A Saudi woman filmmaker travels through her native country, overcoming many obstacles to tell the story of a thrill-seeking joyrider in Riyadh. She takes footage of the city on the fly, using her iPhone. Unable to meet with her male subject in person because of gender segregation rules, she hires a cameraman to shoot him instead.

The teenage sons and daughters of undocumented immigrants visit Mexico for the first time since being secreted across the border as young children.

A filmmaker travels to Rio de Janeiro and discovers that the city has not kept its promise to clean up the staggering pollution in Guanabara Bay in advance of the 2016 summer Olympic Games.

These bold, human stories often go untold, but UC Santa Cruz’s unique Film and Digital Media Department’s Social Documentation Program, affectionately known as “SocDoc,” is stepping into the breach, producing socially conscious films that bear witness, address injustice, and shine a bright light on neglected subjects.

Filmmaker Juan Mejia films a dilapidated market in Haiti as on-lookers watch him curiously.

Juan Mejia filming the charcoal market in Ravin Djab, Haiti, very close to the Dominican border city of Jimani.

Rich, fully formed characters help the filmmakers tell stories that cross borders, challenge preconceptions, and combine the personal with the political.

In the process, this innovative two-year program has created a bumper crop of edgy, talented, well-trained documentary filmmakers who are already winning prizes and hitting the festival circuit. This year marks the 10th anniversary of its first graduating class.

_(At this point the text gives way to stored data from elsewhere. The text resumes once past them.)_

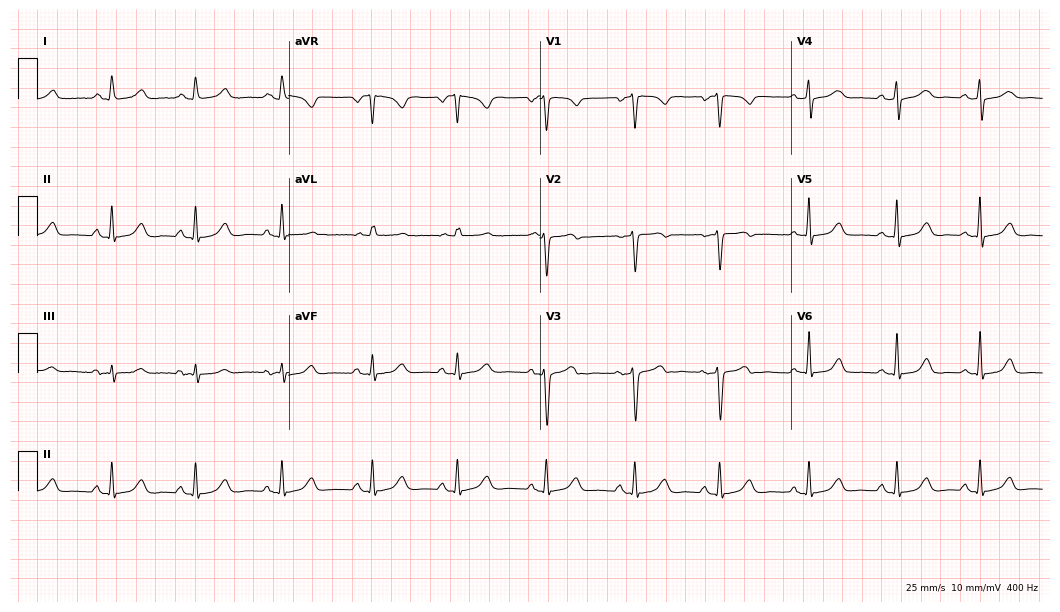
Standard 12-lead ECG recorded from a 42-year-old female. Read as a normal ECG.
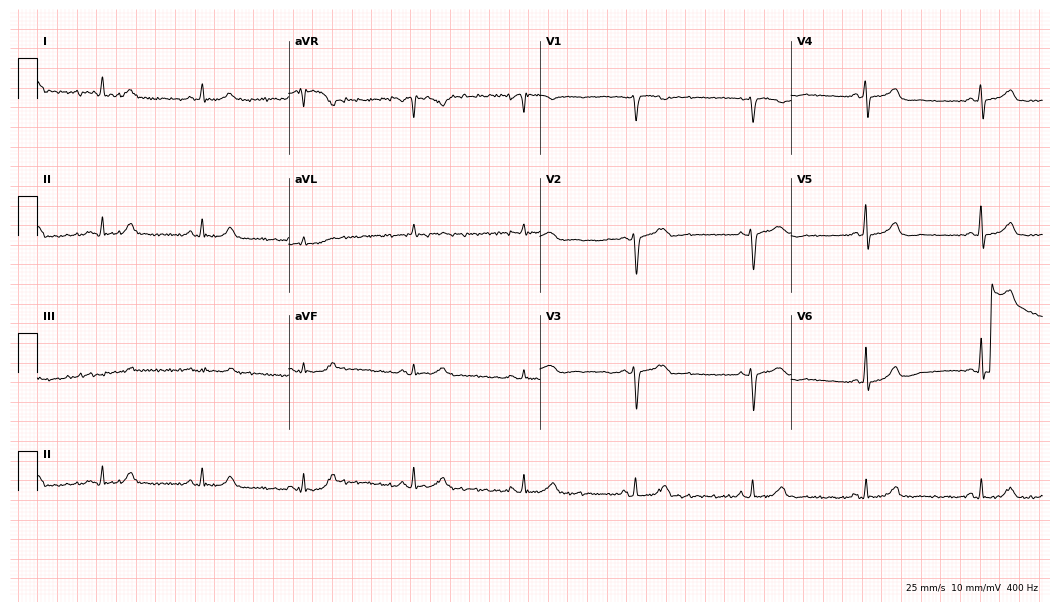
12-lead ECG from a female patient, 54 years old. Recorded interpretation: within normal limits.
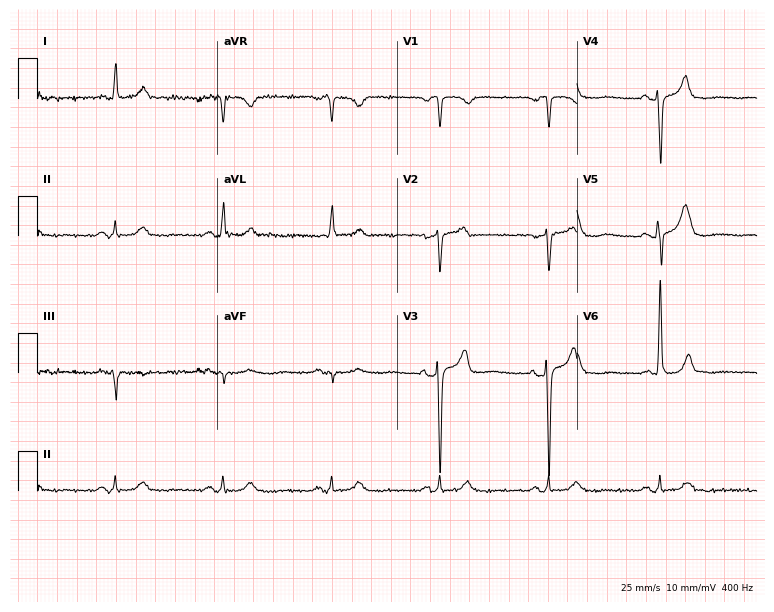
Standard 12-lead ECG recorded from an 81-year-old man. None of these six findings is recorded: first-degree AV block, right bundle branch block (RBBB), left bundle branch block (LBBB), sinus bradycardia, atrial fibrillation (AF), sinus tachycardia. Other findings, if any, are not listed.
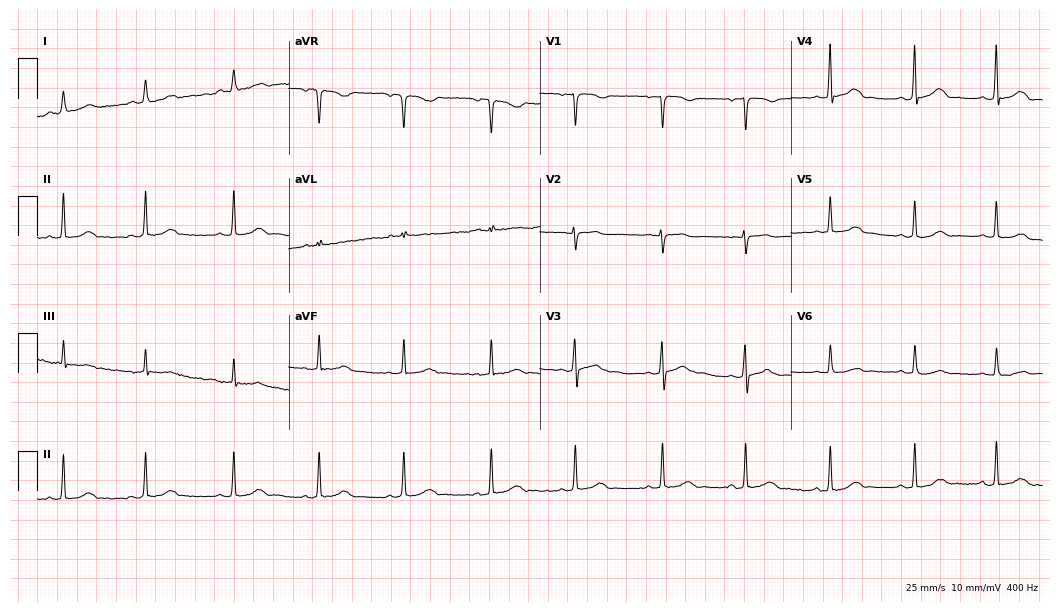
12-lead ECG from a woman, 24 years old. Labelled as a normal ECG.
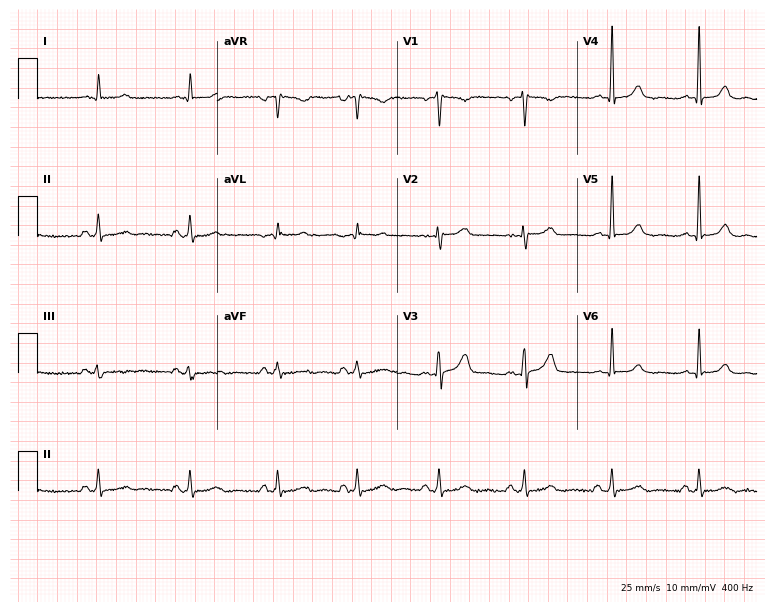
Resting 12-lead electrocardiogram (7.3-second recording at 400 Hz). Patient: a female, 29 years old. None of these six findings is recorded: first-degree AV block, right bundle branch block, left bundle branch block, sinus bradycardia, atrial fibrillation, sinus tachycardia. Only these six findings were labelled.
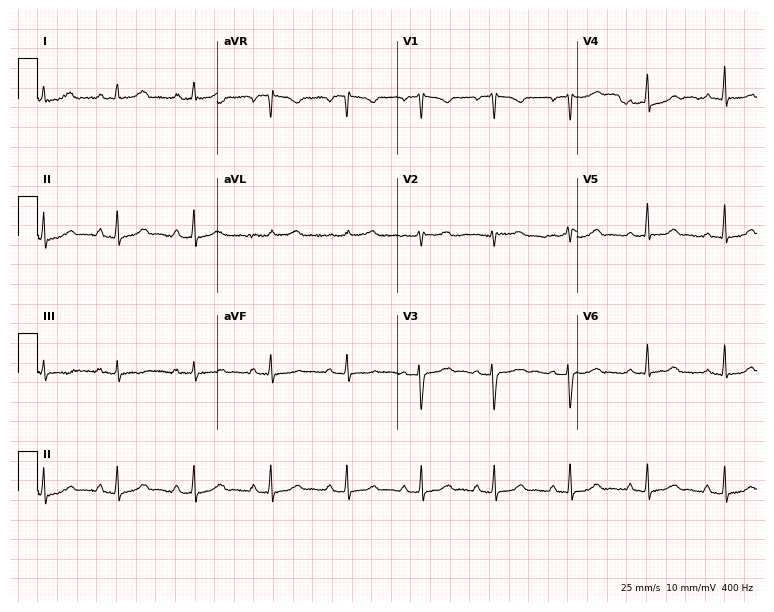
Standard 12-lead ECG recorded from a 34-year-old woman. Read as a normal ECG.
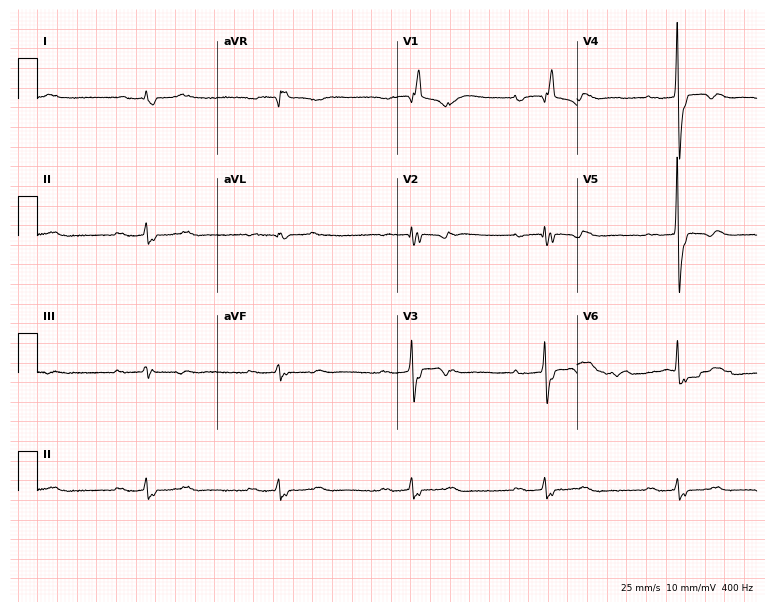
ECG (7.3-second recording at 400 Hz) — a female patient, 79 years old. Findings include first-degree AV block, right bundle branch block, sinus bradycardia (a sinus rate of 50 beats per minute or less).

Students come from a wide variety of disciplines. Often, they bring with them the richness of their own cultures. SocDoc has attracted students from as far away as Argentina and Colombia. One recent student was a Fulbright scholar from Iceland.

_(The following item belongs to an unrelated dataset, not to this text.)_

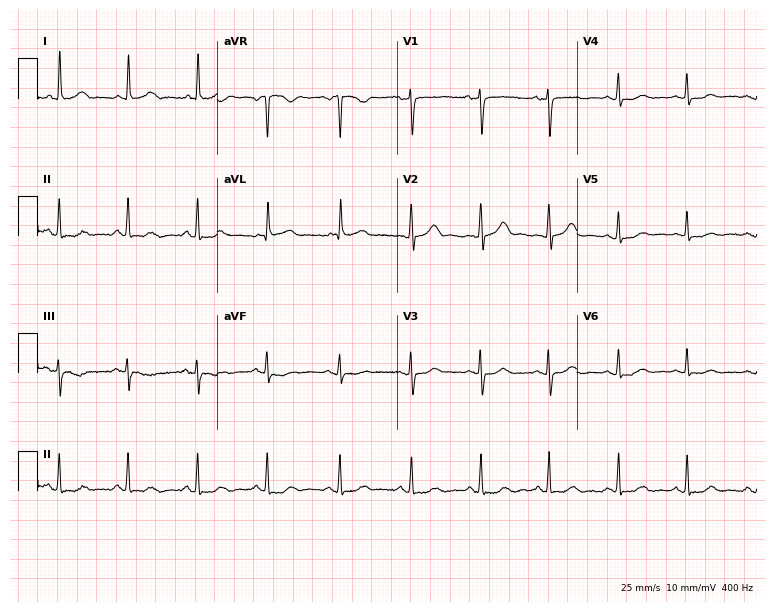
12-lead ECG from a 70-year-old female. No first-degree AV block, right bundle branch block (RBBB), left bundle branch block (LBBB), sinus bradycardia, atrial fibrillation (AF) or sinus tachycardia recorded for this tracing.
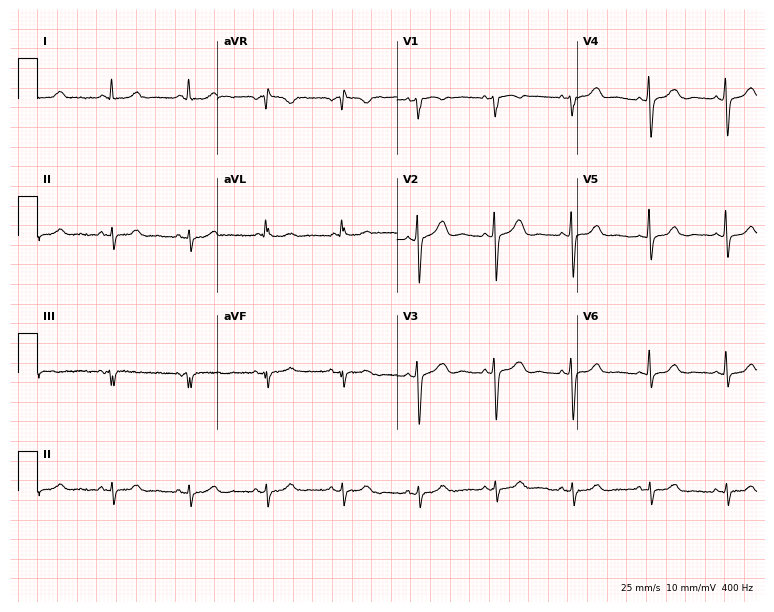
12-lead ECG from a female patient, 68 years old (7.3-second recording at 400 Hz). No first-degree AV block, right bundle branch block, left bundle branch block, sinus bradycardia, atrial fibrillation or sinus tachycardia recorded for this tracing. Findings outside these six are not listed.

These student moviemakers have a great responsibility, noted new UC Santa Cruz Arts Dean Susan Solt.
“You can’t look at SocDoc without appreciating what the filmmaker has to engage with: immersing yourself in the topic, gaining the knowledge, and then making it live as a work of art—grounded, of course, in truth, reality, and a mission,” she said.

SocDoc’s student filmmakers embody the ideal of the “citizen artist, creative people who loom large in the world, contributing and making a difference, shedding a light on problems and providing insight,” Solt said.
The program now offers a master’s degree, but it is transitioning into an M.F.A. program. Faculty hope the change will be complete within this academic year.

The evolution from M.A. to M.F.A. is significant for a few reasons. First, M.F.A. programs have a unique focus on the arts; SocDoc was founded in the Social Sciences, but moved over to the Arts Division and Film and Digital Media in 2011. Second, the M.F.A. allows SocDoc graduates to teach at the college and university level if they wish.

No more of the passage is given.